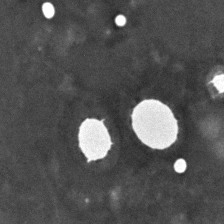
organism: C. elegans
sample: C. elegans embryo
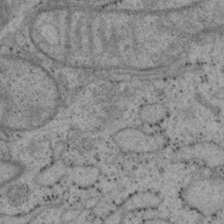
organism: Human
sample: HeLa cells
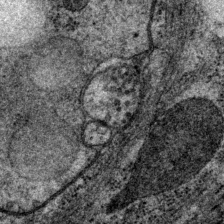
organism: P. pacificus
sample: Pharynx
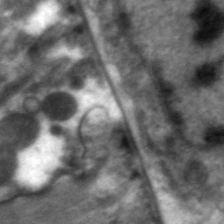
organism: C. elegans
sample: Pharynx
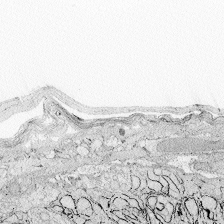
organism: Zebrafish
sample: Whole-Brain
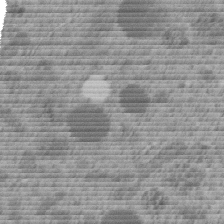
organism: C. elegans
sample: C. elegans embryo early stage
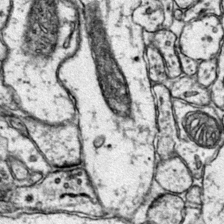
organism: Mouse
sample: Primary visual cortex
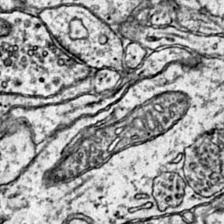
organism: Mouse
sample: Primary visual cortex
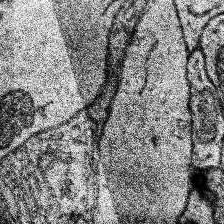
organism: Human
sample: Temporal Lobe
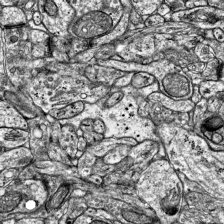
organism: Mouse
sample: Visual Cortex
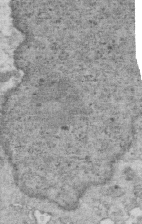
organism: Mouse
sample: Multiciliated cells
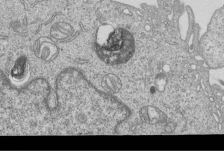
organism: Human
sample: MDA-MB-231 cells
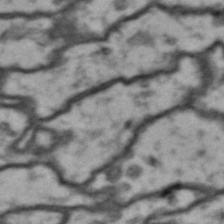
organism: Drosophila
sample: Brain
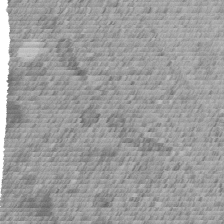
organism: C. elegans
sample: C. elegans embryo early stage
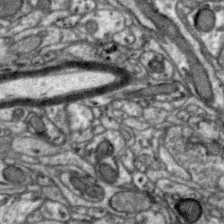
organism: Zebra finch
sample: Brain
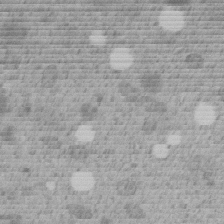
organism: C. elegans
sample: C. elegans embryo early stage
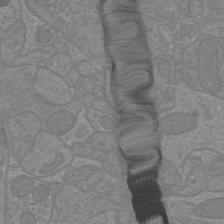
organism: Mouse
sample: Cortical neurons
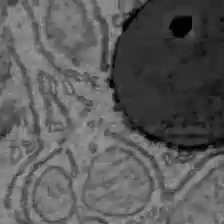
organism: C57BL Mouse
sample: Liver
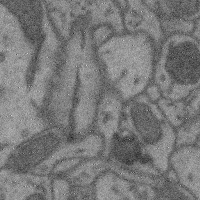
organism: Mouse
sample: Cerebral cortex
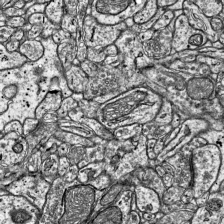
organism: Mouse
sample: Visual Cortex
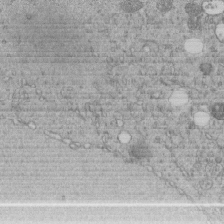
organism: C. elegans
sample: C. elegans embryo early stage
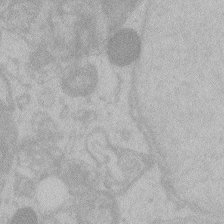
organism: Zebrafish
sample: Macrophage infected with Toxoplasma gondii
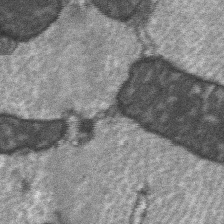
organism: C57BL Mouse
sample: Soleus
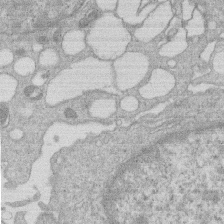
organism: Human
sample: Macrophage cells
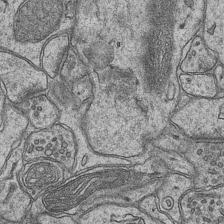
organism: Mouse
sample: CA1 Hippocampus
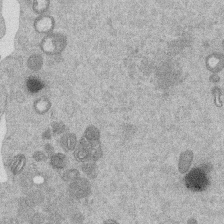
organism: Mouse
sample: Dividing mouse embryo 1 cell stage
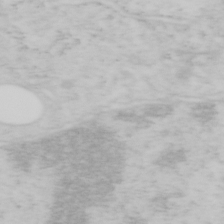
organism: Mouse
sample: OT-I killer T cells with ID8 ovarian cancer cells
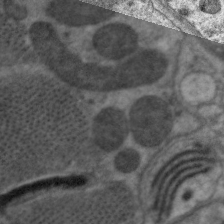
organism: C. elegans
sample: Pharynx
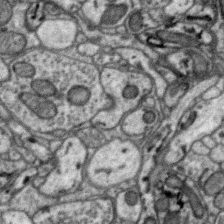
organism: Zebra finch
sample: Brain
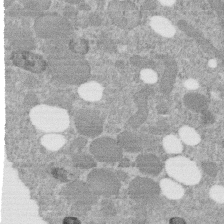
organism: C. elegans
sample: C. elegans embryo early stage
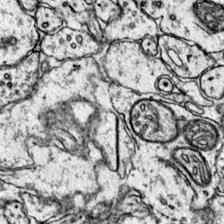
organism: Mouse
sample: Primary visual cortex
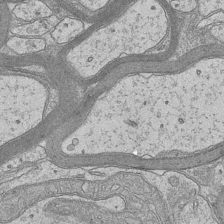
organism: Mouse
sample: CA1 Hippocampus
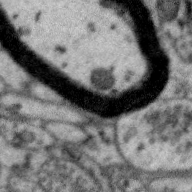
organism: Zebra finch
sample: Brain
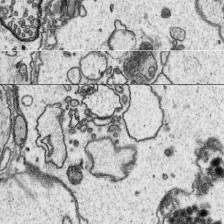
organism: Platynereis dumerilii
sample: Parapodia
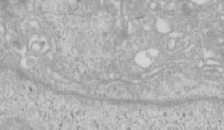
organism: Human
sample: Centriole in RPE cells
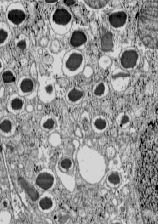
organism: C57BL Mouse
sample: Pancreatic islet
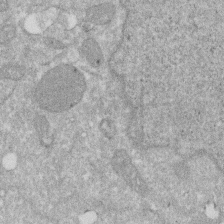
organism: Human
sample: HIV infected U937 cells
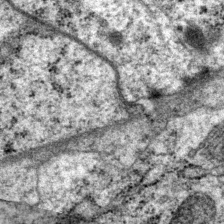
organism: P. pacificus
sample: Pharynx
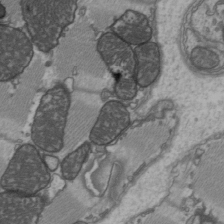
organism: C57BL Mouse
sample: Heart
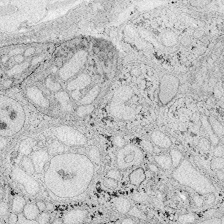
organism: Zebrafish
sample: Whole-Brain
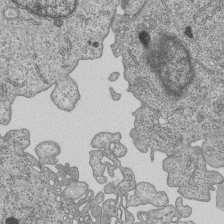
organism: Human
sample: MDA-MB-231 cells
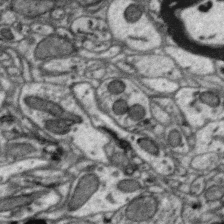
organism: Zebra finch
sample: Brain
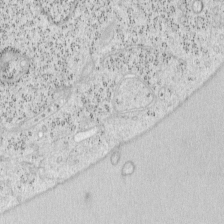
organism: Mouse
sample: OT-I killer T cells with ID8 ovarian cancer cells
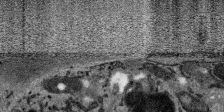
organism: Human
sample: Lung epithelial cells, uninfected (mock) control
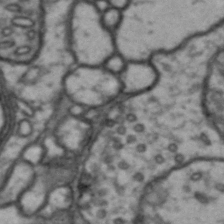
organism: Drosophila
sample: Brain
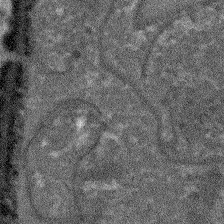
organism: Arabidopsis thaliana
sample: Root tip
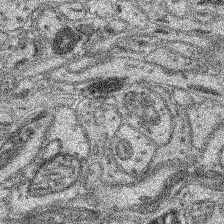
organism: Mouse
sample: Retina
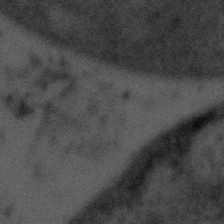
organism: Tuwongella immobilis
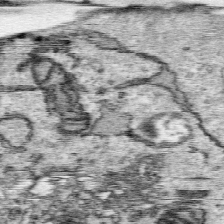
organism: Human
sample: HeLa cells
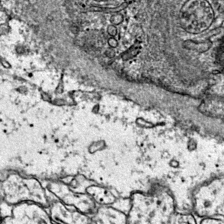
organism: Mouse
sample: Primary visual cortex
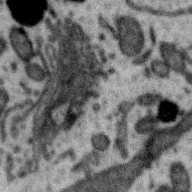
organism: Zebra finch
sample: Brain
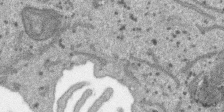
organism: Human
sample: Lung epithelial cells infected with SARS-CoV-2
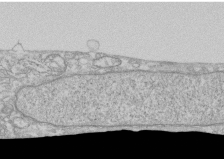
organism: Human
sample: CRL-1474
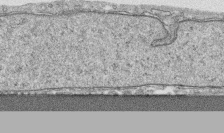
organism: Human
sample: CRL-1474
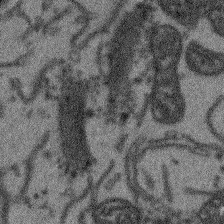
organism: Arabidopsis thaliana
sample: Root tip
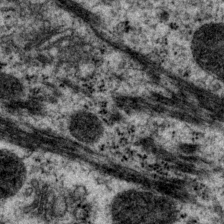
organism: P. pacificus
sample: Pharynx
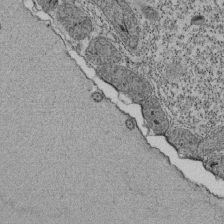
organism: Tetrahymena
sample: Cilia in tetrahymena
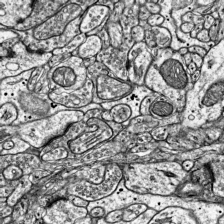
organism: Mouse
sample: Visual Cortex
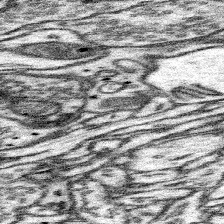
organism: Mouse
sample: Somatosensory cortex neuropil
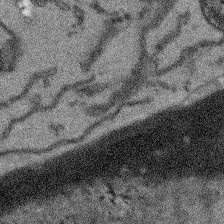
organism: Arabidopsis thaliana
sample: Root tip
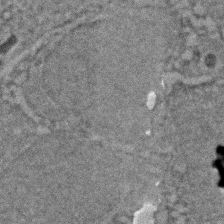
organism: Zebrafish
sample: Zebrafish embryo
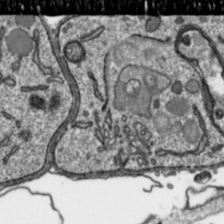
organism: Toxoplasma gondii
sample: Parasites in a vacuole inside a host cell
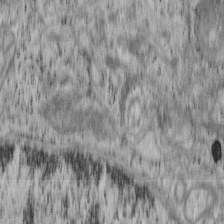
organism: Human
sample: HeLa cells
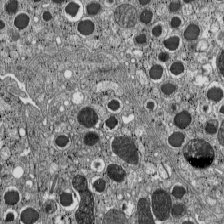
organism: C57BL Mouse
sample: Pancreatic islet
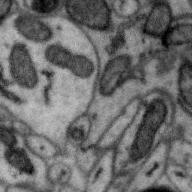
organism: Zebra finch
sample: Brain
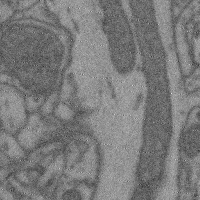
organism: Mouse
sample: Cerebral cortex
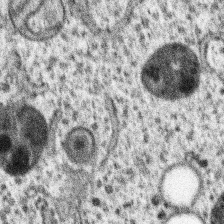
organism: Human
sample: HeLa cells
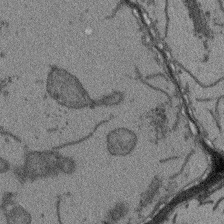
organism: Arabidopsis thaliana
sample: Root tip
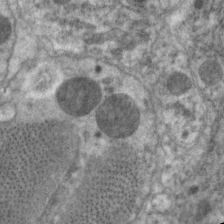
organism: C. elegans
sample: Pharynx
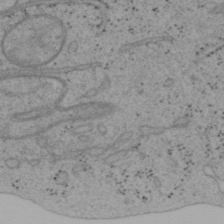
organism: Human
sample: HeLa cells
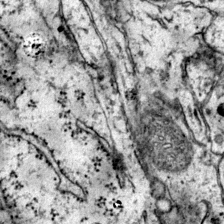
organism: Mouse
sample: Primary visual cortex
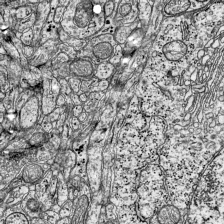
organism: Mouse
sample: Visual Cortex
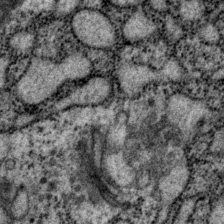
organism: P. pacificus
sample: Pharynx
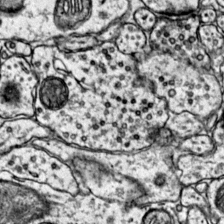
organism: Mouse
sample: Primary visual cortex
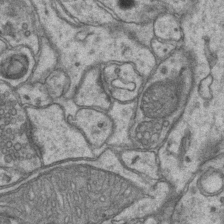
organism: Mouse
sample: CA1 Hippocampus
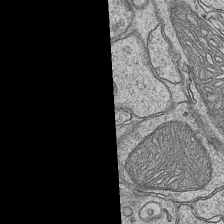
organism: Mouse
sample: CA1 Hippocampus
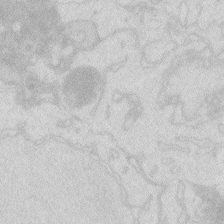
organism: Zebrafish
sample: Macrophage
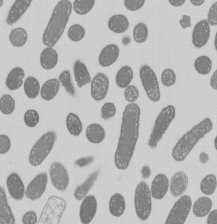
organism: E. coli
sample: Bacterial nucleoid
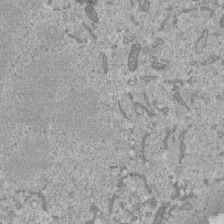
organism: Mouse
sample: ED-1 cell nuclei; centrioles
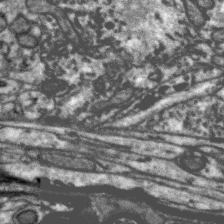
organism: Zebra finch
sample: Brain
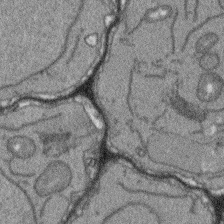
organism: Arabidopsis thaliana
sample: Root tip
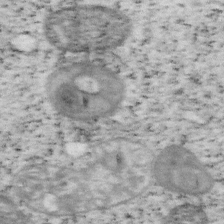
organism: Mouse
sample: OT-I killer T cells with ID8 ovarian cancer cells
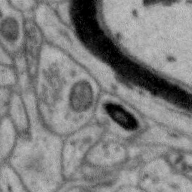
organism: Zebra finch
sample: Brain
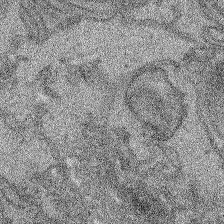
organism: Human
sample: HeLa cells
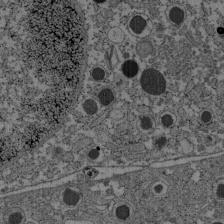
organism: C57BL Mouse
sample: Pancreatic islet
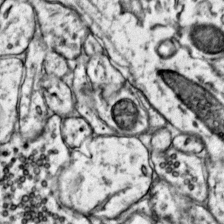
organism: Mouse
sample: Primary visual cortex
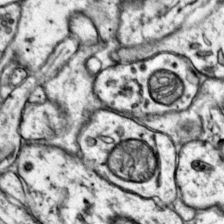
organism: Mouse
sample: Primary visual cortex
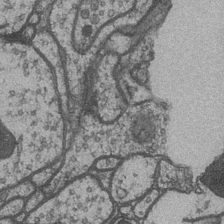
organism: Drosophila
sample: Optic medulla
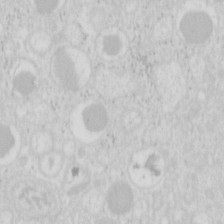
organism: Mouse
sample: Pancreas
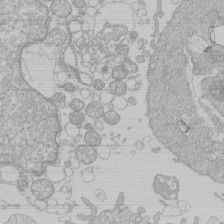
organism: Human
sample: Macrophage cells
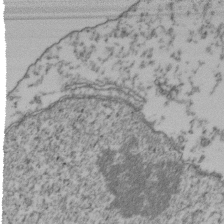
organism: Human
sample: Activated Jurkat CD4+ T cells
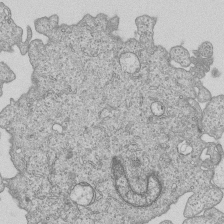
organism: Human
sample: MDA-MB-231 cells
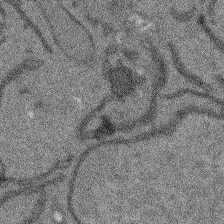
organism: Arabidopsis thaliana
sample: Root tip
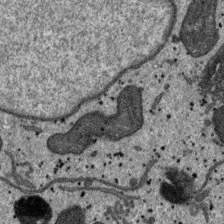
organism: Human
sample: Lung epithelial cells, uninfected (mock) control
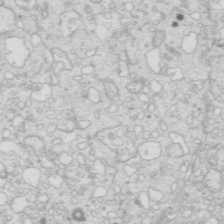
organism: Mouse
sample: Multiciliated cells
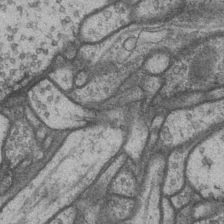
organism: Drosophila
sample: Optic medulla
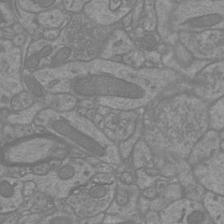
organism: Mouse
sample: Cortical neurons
________________
* [TASK TO COMPLETE] Word for word, copy all the entries above, but with no pictures.

* [OUTPUT FOR THIS TASK]
organism: C. elegans
sample: C. elegans embryo
organism: Human
sample: HeLa cells
organism: P. pacificus
sample: Pharynx
organism: C. elegans
sample: Pharynx
organism: Zebrafish
sample: Whole-Brain
organism: C. elegans
sample: C. elegans embryo early stage
organism: Mouse
sample: Primary visual cortex
organism: Mouse
sample: Primary visual cortex
organism: Human
sample: Temporal Lobe
organism: Mouse
sample: Visual Cortex
organism: Mouse
sample: Multiciliated cells
organism: Human
sample: MDA-MB-231 cells
organism: Drosophila
sample: Brain
organism: C. elegans
sample: C. elegans embryo early stage
organism: Zebra finch
sample: Brain
organism: C. elegans
sample: C. elegans embryo early stage
organism: Mouse
sample: Cortical neurons
organism: C57BL Mouse
sample: Liver
organism: Mouse
sample: Cerebral cortex
organism: Mouse
sample: Visual Cortex
organism: C. elegans
sample: C. elegans embryo early stage
organism: Zebrafish
sample: Macrophage infected with Toxoplasma gondii
organism: C57BL Mouse
sample: Soleus
organism: Human
sample: Macrophage cells
organism: Mouse
sample: CA1 Hippocampus
organism: Mouse
sample: Dividing mouse embryo 1 cell stage
organism: Mouse
sample: OT-I killer T cells with ID8 ovarian cancer cells
organism: C. elegans
sample: Pharynx
organism: Zebra finch
sample: Brain
organism: C. elegans
sample: C. elegans embryo early stage
organism: Mouse
sample: Primary visual cortex
organism: Mouse
sample: CA1 Hippocampus
organism: Zebra finch
sample: Brain
organism: Platynereis dumerilii
sample: Parapodia
organism: Human
sample: Centriole in RPE cells
organism: C57BL Mouse
sample: Pancreatic islet
organism: Human
sample: HIV infected U937 cells
organism: P. pacificus
sample: Pharynx
organism: C57BL Mouse
sample: Heart
organism: Zebrafish
sample: Whole-Brain
organism: Human
sample: MDA-MB-231 cells
organism: Zebra finch
sample: Brain
organism: Mouse
sample: OT-I killer T cells with ID8 ovarian cancer cells
organism: Human
sample: Lung epithelial cells, uninfected (mock) control
organism: Drosophila
sample: Brain
organism: Arabidopsis thaliana
sample: Root tip
organism: Mouse
sample: Retina
organism: Tuwongella immobilis
organism: Human
sample: HeLa cells
organism: Mouse
sample: Primary visual cortex
organism: Zebra finch
sample: Brain
organism: Human
sample: Lung epithelial cells infected with SARS-CoV-2
organism: Human
sample: CRL-1474
organism: Human
sample: CRL-1474
organism: Arabidopsis thaliana
sample: Root tip
organism: P. pacificus
sample: Pharynx
organism: Tetrahymena
sample: Cilia in tetrahymena
organism: Mouse
sample: Visual Cortex
organism: Mouse
sample: Somatosensory cortex neuropil
organism: Arabidopsis thaliana
sample: Root tip
organism: Zebrafish
sample: Zebrafish embryo
organism: Toxoplasma gondii
sample: Parasites in a vacuole inside a host cell
organism: Human
sample: HeLa cells
organism: C57BL Mouse
sample: Pancreatic islet
organism: Zebra finch
sample: Brain
organism: Mouse
sample: Cerebral cortex
organism: Human
sample: HeLa cells
organism: Arabidopsis thaliana
sample: Root tip
organism: C. elegans
sample: Pharynx
organism: Human
sample: HeLa cells
organism: Mouse
sample: Primary visual cortex
organism: Mouse
sample: Visual Cortex
organism: P. pacificus
sample: Pharynx
organism: Mouse
sample: Primary visual cortex
organism: Mouse
sample: CA1 Hippocampus
organism: Mouse
sample: CA1 Hippocampus
organism: Zebrafish
sample: Macrophage
organism: E. coli
sample: Bacterial nucleoid
organism: Mouse
sample: ED-1 cell nuclei; centrioles
organism: Zebra finch
sample: Brain
organism: Arabidopsis thaliana
sample: Root tip
organism: Mouse
sample: OT-I killer T cells with ID8 ovarian cancer cells
organism: Zebra finch
sample: Brain
organism: Human
sample: HeLa cells
organism: C57BL Mouse
sample: Pancreatic islet
organism: Mouse
sample: Primary visual cortex
organism: Mouse
sample: Primary visual cortex
organism: Drosophila
sample: Optic medulla
organism: Mouse
sample: Pancreas
organism: Human
sample: Macrophage cells
organism: Human
sample: Activated Jurkat CD4+ T cells
organism: Human
sample: MDA-MB-231 cells
organism: Arabidopsis thaliana
sample: Root tip
organism: Human
sample: Lung epithelial cells, uninfected (mock) control
organism: Mouse
sample: Multiciliated cells
organism: Drosophila
sample: Optic medulla
organism: Mouse
sample: Cortical neurons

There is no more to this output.